▶ _Exercise instructions_
Please copy out the entries below exactly, beginning with the line that contains "27.0 | 163.647 |" and ending with the line that contains "49.0 | 165.122 |", and include nothing outside that span.
--- Supplied material Enclosed Below ---
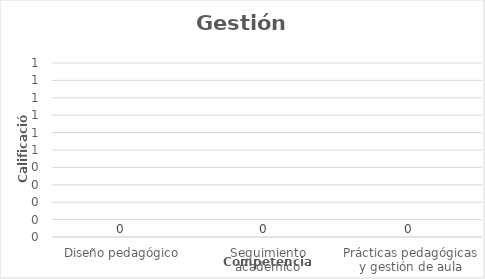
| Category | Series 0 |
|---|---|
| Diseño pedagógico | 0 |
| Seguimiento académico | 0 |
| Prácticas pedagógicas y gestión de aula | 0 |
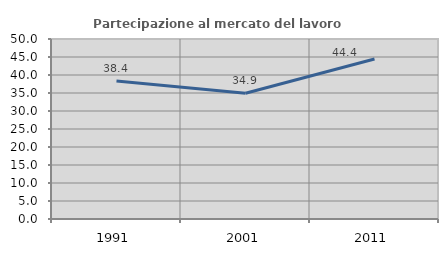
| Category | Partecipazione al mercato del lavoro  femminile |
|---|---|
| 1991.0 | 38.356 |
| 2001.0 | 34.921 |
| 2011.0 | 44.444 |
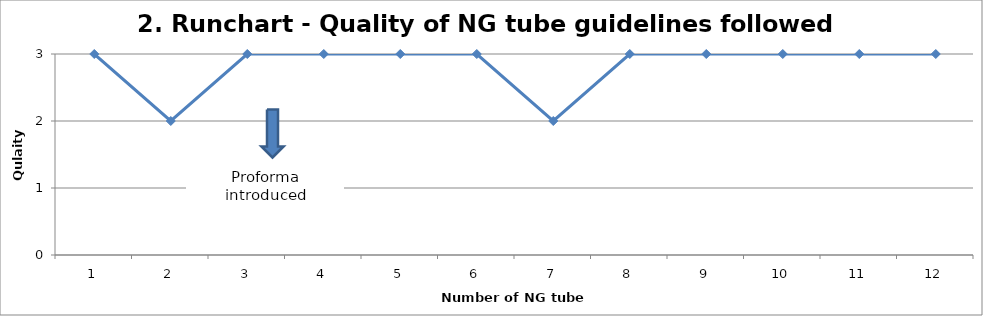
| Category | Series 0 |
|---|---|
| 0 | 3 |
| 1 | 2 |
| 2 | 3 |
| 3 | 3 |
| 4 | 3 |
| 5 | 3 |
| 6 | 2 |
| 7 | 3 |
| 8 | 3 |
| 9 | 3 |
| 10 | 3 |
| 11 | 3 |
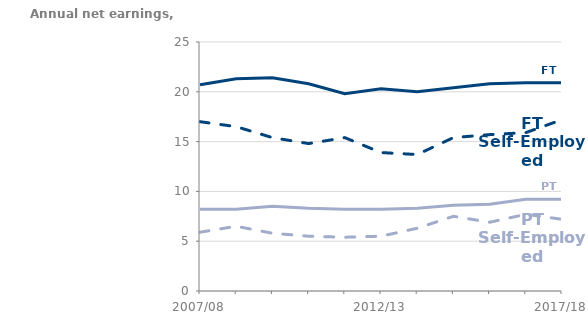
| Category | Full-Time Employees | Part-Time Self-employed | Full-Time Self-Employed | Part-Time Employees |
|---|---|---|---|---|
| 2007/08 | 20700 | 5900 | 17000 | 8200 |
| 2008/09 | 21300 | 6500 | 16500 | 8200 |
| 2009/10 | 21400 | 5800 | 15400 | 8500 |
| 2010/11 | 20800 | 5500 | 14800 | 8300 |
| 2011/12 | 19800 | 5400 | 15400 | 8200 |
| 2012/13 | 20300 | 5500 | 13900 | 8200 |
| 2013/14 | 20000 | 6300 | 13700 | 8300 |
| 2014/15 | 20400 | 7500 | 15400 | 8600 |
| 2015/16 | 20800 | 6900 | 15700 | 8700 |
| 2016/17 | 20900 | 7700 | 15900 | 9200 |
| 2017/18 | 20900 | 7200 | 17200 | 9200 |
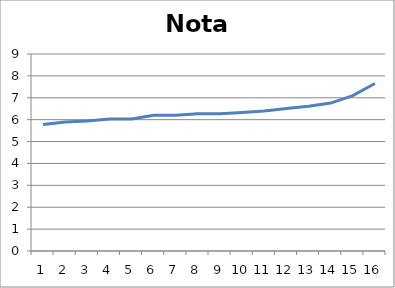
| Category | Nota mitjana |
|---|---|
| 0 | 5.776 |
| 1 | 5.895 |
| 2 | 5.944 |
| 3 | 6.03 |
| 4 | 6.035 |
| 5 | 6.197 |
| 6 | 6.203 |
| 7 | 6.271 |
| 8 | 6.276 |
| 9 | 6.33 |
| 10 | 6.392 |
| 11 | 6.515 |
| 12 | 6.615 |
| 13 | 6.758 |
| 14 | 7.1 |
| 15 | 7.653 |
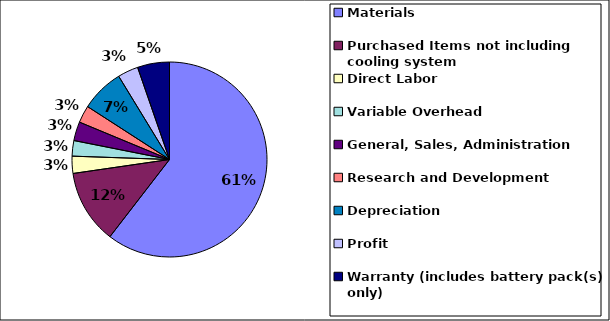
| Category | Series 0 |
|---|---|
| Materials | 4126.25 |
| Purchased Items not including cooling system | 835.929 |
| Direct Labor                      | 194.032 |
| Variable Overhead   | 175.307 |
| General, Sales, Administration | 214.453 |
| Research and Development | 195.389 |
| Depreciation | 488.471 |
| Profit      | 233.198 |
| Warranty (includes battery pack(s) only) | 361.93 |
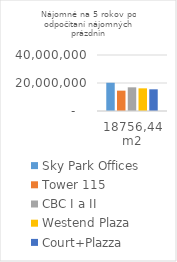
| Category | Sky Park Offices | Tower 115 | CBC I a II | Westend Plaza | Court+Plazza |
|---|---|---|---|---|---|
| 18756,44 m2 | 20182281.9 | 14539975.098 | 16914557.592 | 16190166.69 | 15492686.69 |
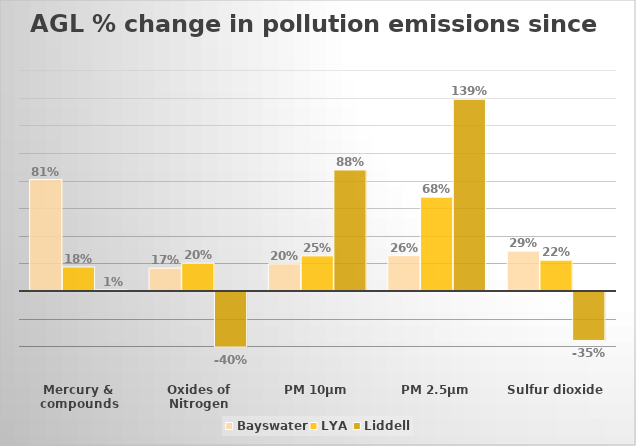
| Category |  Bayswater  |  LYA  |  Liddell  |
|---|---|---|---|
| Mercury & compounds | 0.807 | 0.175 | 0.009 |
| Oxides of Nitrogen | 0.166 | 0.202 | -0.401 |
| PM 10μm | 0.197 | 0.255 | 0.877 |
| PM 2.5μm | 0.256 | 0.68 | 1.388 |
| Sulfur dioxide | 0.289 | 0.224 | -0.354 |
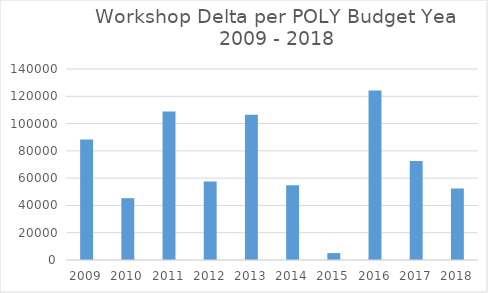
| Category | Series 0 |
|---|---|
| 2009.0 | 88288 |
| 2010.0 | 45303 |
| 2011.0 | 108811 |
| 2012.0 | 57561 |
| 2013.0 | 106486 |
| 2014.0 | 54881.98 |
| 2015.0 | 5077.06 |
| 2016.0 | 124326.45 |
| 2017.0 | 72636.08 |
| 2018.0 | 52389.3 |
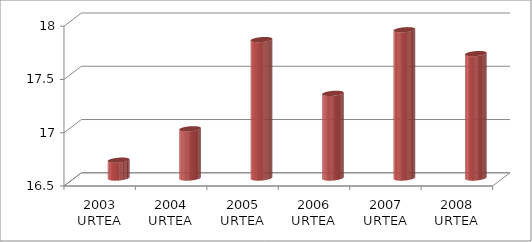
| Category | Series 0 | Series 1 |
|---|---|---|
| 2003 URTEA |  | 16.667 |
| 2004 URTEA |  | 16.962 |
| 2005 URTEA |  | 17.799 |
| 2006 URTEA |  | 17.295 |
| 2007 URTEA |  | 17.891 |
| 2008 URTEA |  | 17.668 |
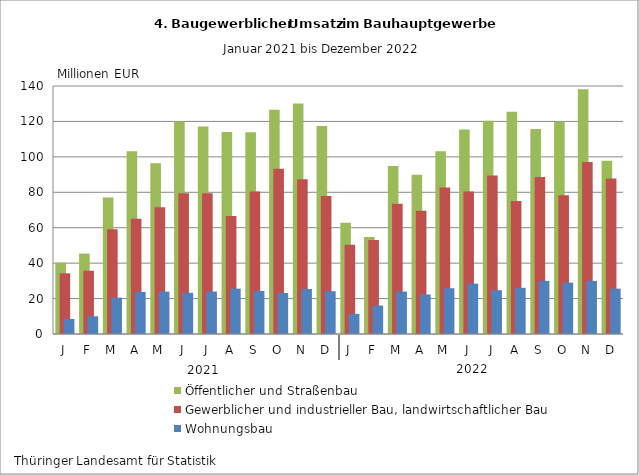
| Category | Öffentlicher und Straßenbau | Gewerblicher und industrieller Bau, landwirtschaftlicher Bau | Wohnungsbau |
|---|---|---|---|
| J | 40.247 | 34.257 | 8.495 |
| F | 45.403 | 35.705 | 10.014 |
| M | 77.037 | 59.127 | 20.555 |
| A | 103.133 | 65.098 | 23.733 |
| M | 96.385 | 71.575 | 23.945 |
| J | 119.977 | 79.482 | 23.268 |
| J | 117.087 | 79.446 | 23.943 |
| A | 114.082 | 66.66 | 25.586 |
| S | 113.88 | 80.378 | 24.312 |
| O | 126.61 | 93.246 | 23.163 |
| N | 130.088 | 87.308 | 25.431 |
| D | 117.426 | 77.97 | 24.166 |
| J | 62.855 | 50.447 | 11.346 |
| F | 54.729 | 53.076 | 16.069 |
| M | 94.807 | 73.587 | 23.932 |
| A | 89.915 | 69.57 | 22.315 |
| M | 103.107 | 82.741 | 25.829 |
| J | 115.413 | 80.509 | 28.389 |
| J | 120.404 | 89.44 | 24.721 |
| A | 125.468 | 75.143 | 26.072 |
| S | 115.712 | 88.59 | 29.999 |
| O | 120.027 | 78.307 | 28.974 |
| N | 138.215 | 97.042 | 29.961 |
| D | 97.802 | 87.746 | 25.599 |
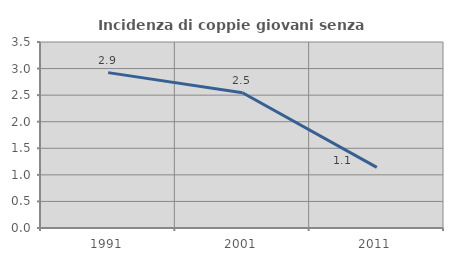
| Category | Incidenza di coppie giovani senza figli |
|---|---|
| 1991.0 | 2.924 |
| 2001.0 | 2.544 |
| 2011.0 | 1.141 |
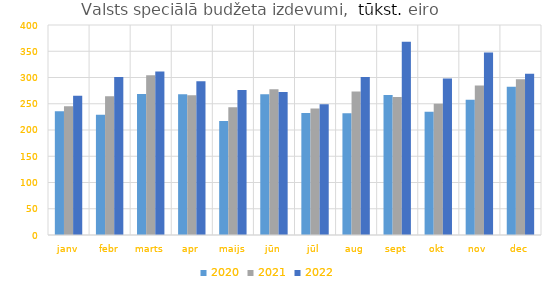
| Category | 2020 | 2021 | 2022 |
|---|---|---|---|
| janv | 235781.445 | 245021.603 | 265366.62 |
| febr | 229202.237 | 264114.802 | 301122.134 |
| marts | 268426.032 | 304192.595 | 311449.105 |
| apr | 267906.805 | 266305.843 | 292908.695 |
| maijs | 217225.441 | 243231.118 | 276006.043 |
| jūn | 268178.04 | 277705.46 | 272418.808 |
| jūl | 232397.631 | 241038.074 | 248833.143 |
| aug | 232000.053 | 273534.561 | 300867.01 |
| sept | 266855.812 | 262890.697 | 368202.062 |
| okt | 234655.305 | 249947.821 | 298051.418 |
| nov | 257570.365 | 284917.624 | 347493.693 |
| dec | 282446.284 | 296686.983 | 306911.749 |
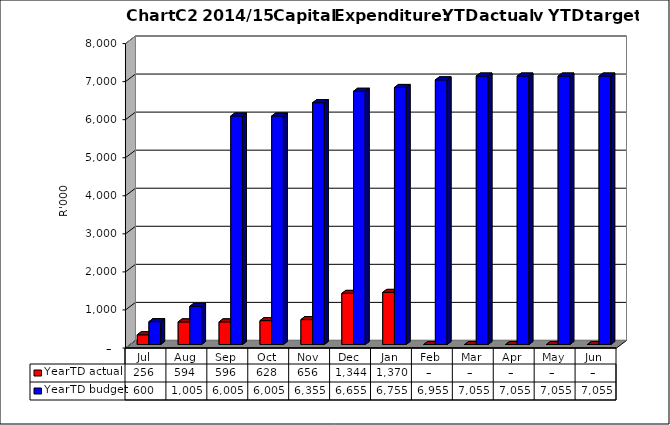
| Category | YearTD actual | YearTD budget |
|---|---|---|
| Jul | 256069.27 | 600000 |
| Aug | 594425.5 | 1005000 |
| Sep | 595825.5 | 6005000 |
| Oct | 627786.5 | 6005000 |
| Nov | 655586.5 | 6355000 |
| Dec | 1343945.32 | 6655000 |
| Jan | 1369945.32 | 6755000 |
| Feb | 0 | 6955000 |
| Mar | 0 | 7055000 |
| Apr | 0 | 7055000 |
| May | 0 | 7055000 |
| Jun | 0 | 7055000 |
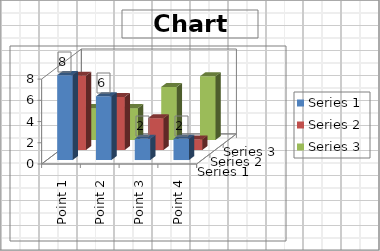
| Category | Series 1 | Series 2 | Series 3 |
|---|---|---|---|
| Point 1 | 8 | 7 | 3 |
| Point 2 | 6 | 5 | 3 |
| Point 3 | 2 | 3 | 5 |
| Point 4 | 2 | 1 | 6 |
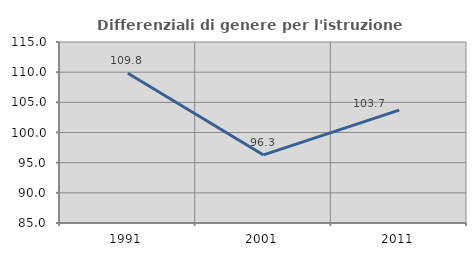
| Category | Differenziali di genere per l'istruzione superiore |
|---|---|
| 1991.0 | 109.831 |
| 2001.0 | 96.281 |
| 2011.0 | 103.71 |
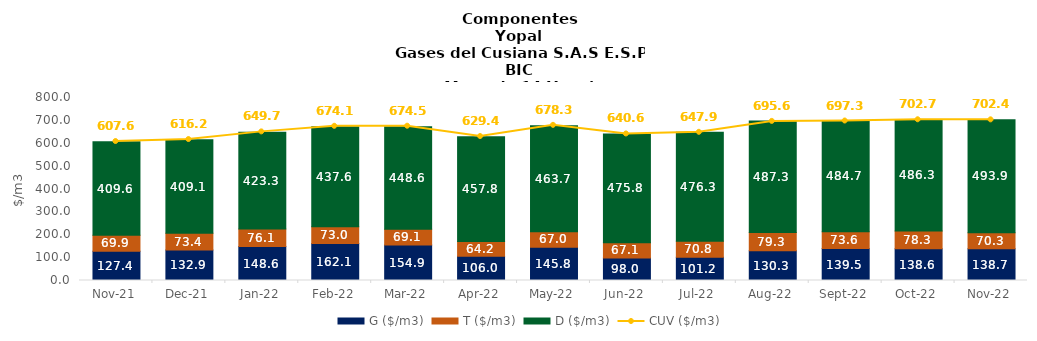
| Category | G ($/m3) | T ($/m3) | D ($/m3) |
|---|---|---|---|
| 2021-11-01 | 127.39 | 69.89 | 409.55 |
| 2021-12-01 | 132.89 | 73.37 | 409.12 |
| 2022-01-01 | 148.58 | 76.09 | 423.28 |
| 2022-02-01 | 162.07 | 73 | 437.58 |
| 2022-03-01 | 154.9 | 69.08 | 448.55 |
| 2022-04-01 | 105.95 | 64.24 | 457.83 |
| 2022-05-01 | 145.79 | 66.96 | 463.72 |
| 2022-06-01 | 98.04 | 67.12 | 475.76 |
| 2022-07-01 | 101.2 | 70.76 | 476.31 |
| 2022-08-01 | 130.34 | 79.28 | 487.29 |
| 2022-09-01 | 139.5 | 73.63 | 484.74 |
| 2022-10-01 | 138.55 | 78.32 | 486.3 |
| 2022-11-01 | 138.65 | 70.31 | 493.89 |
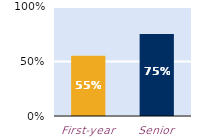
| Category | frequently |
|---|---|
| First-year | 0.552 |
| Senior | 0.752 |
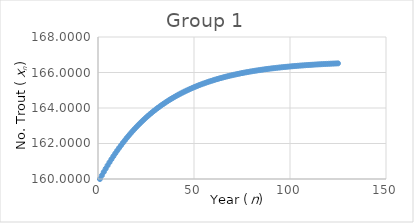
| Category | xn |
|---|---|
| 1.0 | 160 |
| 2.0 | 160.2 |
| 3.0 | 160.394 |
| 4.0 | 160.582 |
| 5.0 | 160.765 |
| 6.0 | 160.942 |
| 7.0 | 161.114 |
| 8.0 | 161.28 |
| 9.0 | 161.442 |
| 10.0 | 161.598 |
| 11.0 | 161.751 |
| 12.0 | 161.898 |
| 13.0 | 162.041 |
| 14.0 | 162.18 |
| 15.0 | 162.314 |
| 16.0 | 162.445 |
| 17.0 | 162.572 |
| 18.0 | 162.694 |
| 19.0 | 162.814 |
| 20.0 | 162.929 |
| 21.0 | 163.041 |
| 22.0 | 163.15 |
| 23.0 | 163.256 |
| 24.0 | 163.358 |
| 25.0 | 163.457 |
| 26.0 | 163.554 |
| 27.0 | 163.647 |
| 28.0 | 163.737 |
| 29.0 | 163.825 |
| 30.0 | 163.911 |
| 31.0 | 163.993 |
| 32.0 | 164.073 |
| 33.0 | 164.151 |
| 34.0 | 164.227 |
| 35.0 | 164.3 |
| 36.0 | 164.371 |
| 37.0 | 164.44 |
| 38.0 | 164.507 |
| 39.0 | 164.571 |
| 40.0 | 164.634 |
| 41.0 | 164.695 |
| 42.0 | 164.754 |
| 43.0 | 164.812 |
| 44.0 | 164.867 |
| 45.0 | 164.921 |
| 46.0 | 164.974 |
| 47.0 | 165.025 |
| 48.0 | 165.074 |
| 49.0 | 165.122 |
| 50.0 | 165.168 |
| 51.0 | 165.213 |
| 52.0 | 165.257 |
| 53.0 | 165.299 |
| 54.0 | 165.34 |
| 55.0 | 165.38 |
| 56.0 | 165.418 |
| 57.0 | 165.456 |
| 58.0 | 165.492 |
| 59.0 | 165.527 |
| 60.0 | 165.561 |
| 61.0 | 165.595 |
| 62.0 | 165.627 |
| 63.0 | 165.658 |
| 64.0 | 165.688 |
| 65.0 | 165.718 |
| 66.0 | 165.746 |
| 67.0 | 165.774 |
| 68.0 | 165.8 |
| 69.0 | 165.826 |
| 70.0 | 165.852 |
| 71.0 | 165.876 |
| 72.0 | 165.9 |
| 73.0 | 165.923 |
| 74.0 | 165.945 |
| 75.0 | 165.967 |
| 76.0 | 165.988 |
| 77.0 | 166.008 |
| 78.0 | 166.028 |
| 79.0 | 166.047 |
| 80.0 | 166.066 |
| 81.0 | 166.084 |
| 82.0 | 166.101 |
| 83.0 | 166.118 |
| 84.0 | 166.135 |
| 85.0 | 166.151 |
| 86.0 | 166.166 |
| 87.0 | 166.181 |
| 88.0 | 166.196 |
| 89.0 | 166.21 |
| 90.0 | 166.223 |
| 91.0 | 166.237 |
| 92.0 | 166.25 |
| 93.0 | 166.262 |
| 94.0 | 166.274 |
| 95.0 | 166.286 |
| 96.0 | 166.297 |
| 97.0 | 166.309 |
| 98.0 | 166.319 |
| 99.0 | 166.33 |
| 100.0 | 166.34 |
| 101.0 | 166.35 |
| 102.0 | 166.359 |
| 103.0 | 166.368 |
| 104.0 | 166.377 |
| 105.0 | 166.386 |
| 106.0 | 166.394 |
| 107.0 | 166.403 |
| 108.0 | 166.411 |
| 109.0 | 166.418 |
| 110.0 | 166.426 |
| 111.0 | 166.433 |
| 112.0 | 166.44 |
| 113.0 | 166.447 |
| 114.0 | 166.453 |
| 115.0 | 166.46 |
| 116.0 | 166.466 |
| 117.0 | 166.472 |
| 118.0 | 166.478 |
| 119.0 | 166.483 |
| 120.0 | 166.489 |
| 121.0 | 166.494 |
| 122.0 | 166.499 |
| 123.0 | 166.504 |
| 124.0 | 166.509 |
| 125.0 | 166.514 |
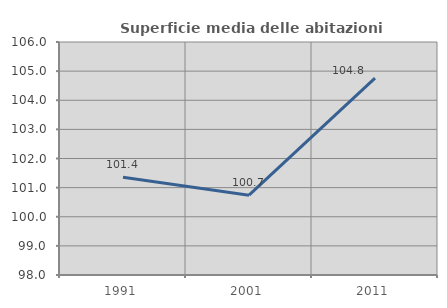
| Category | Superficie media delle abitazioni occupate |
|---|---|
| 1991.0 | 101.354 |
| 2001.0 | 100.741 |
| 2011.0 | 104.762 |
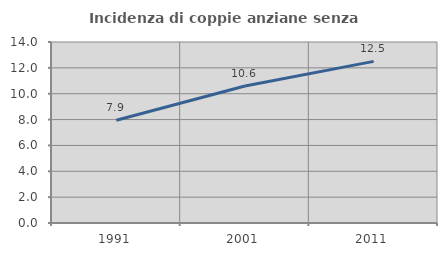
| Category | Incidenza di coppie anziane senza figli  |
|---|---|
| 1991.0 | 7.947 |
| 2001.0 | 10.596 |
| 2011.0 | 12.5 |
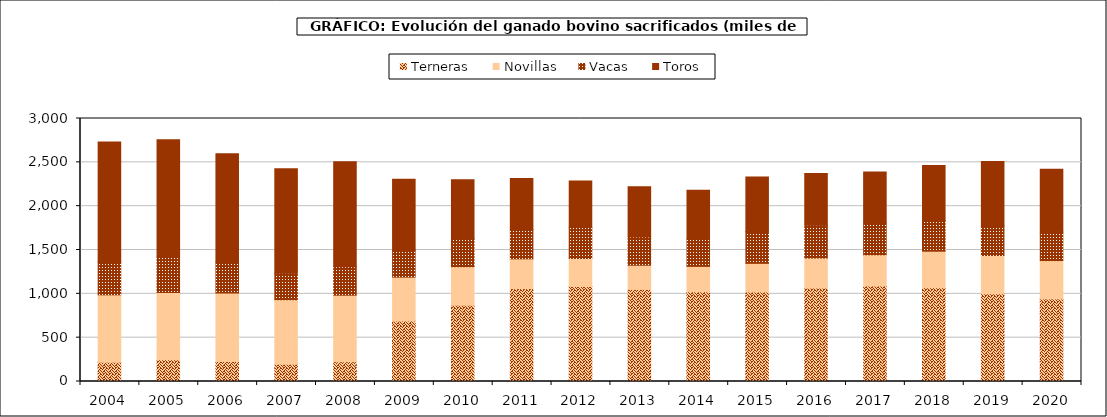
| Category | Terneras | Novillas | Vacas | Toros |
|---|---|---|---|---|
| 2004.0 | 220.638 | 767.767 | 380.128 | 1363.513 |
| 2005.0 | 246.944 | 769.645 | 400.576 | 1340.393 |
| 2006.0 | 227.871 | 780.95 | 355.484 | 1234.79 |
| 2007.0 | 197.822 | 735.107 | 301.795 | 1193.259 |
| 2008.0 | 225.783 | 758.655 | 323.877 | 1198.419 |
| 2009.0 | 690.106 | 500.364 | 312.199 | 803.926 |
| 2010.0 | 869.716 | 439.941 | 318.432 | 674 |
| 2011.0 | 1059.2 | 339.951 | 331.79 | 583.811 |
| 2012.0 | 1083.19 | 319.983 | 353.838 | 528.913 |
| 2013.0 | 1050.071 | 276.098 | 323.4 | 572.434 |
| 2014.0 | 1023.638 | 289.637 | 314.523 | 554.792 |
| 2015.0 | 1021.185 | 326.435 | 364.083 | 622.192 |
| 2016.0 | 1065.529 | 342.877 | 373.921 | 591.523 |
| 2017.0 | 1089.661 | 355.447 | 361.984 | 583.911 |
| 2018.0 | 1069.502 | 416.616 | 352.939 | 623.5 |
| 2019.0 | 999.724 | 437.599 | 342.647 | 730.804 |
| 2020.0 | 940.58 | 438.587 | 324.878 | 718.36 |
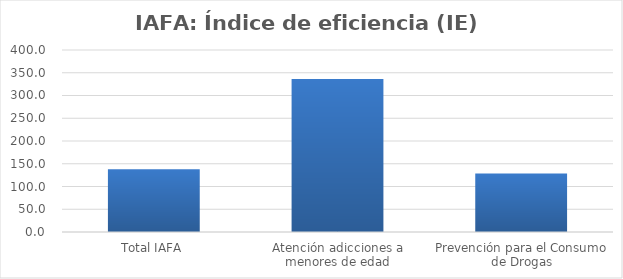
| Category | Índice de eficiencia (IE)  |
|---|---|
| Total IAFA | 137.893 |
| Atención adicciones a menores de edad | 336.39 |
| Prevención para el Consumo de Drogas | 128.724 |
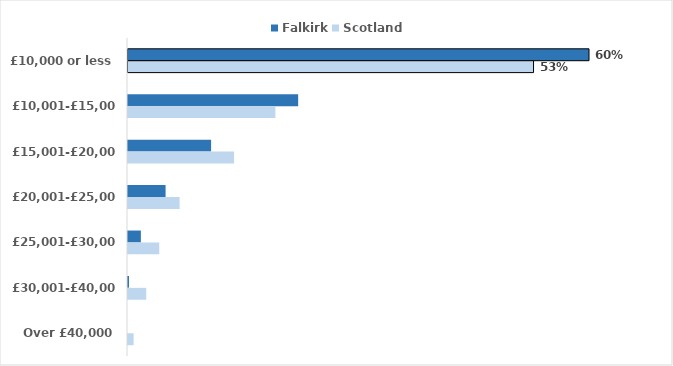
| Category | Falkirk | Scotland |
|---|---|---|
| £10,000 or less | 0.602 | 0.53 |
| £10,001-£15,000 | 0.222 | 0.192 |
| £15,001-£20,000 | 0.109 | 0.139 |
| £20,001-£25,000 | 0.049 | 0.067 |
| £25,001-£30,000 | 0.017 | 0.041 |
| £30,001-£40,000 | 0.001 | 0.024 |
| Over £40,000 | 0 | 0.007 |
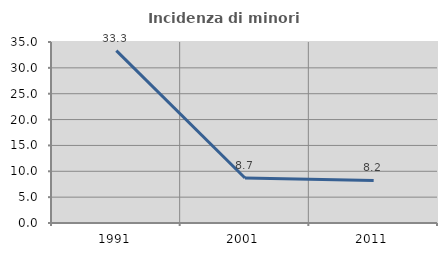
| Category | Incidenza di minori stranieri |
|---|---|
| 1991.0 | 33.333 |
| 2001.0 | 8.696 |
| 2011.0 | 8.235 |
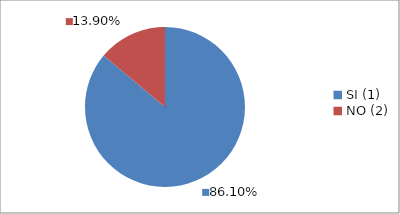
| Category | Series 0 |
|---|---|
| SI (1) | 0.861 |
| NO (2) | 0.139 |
--- End of Enclosed Supplied material ---
▶ _Your solution_
| 27.0 | 163.647 |
| 28.0 | 163.737 |
| 29.0 | 163.825 |
| 30.0 | 163.911 |
| 31.0 | 163.993 |
| 32.0 | 164.073 |
| 33.0 | 164.151 |
| 34.0 | 164.227 |
| 35.0 | 164.3 |
| 36.0 | 164.371 |
| 37.0 | 164.44 |
| 38.0 | 164.507 |
| 39.0 | 164.571 |
| 40.0 | 164.634 |
| 41.0 | 164.695 |
| 42.0 | 164.754 |
| 43.0 | 164.812 |
| 44.0 | 164.867 |
| 45.0 | 164.921 |
| 46.0 | 164.974 |
| 47.0 | 165.025 |
| 48.0 | 165.074 |
| 49.0 | 165.122 |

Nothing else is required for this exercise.